Smoothie Bowl: beautiful food

Anyone else following some of the raw foodies on Instagram? Seems like most of them are Australian. Every photo is a mouth-watering plate of tropical fruits or a perfectly layered parfait of various raw food delights! Where can I order one of these? If I had access to this every day healthy eating would be a breeze!

What about the recently exploded trend in California – the acai bowl? Tasty, but at $10 a pop & questionable amounts of added sugar it may not be a great daily habit.

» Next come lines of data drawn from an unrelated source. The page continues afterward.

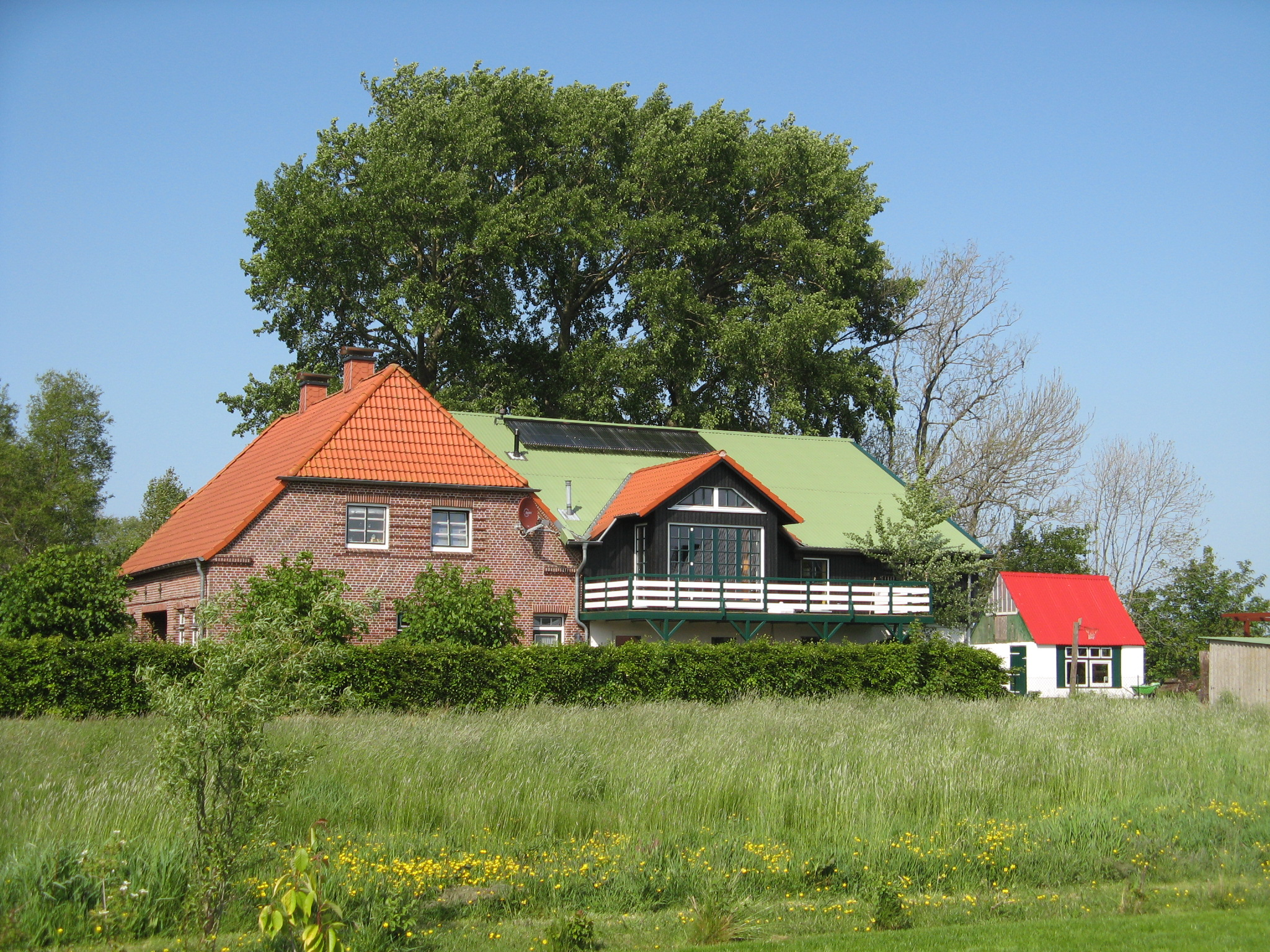 Epenwöhrden, Haus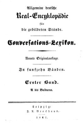 Allgemeine deutsche Real-Encyklopädie für die gebildeten Stände. Conversations-Lexikon. 9. Auflage, Band 1. F. A. Brockhaus, Leipzig 1843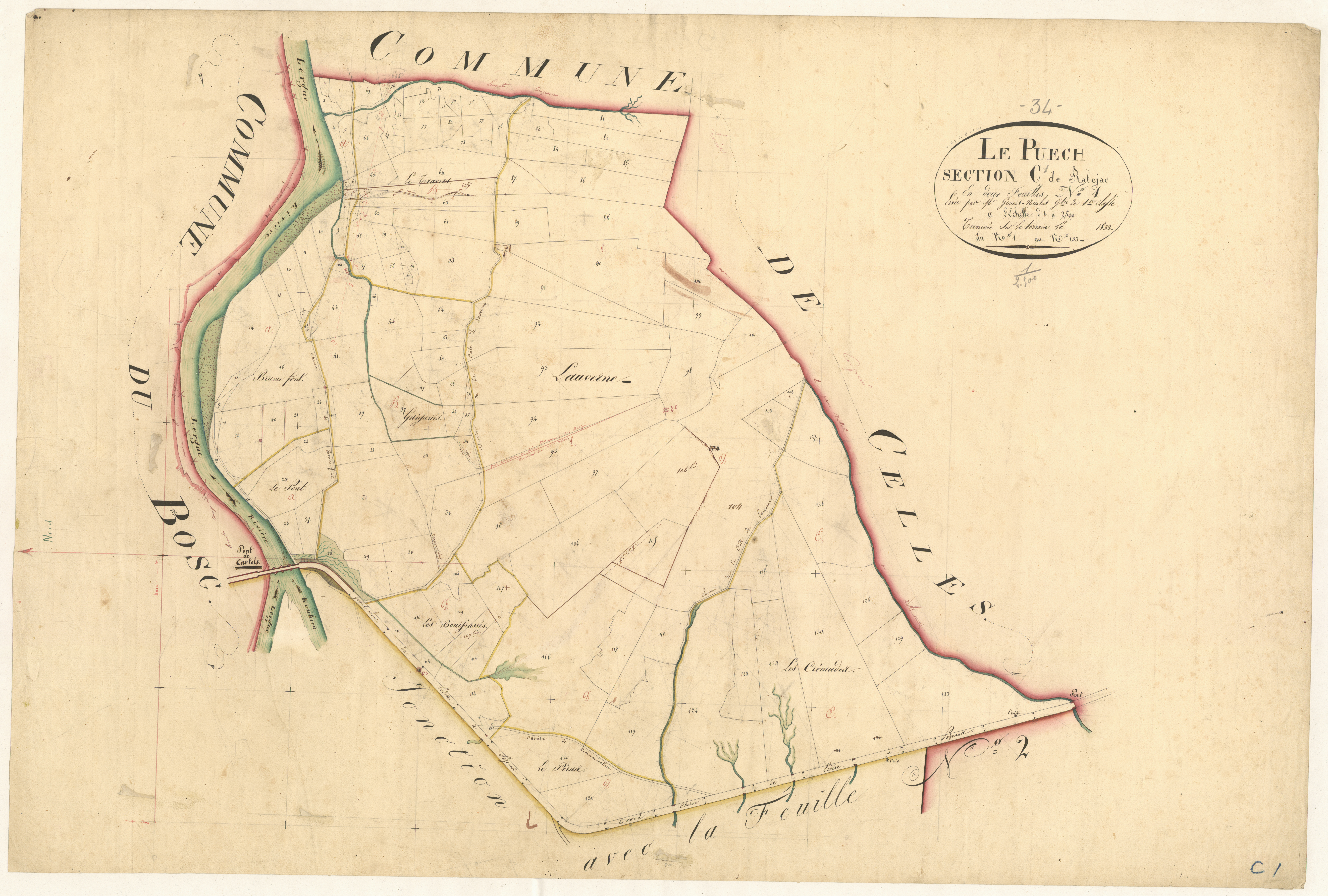 Le Puech. - Cadastre napoléonien : section C1 de Rabejac.

So what to do? I decided to finally attempt a smoothie bowl at home. The secret? Choose your favorite smoothie recipe. Put everything in the blender until smooth. Pour in a beautiful bowl instead, tops with more fresh fruit or toppings of your choice. Eat with a spoon. Ta-da!

I like all three of the Dr. Oz detox smoothie recipes as a base. I alter them depending on my current mood & what is in the refrigerator. But if you are new to blending it is helpful to follow a recipe so you don’t end up with a glob of brown/green, funky-tasting slop! Check out his recipes here! Below is what I did.

Smoothie Bowl Recipe

Layered Smoothie Bowl Recipe

*two servings (share with a friend!)

Smoothie Ingredients:

  • 1 cup water
  • 1 cup kale
  • 1 cup frozen blueberries
  • 1 frozen banana
  • 1/2 cup frozen mango
  • 1/8 cup coconut oil
  • 1 Tablespoon fresh squeezed lemon juice
  • 1 drop each ginger & lemon essential oils (be sure brand used is safe to ingest)
  • 1/4 avocado
  • 1 Tablespoon ground flax

Chia Pudding Ingredients: (optional for layering)

  • 3 Tablespoons chia
  • 1 cup water or almond milk
  • pure vanilla extra
  • 1 drop orange essential oil (be sure brand used is safe to ingest)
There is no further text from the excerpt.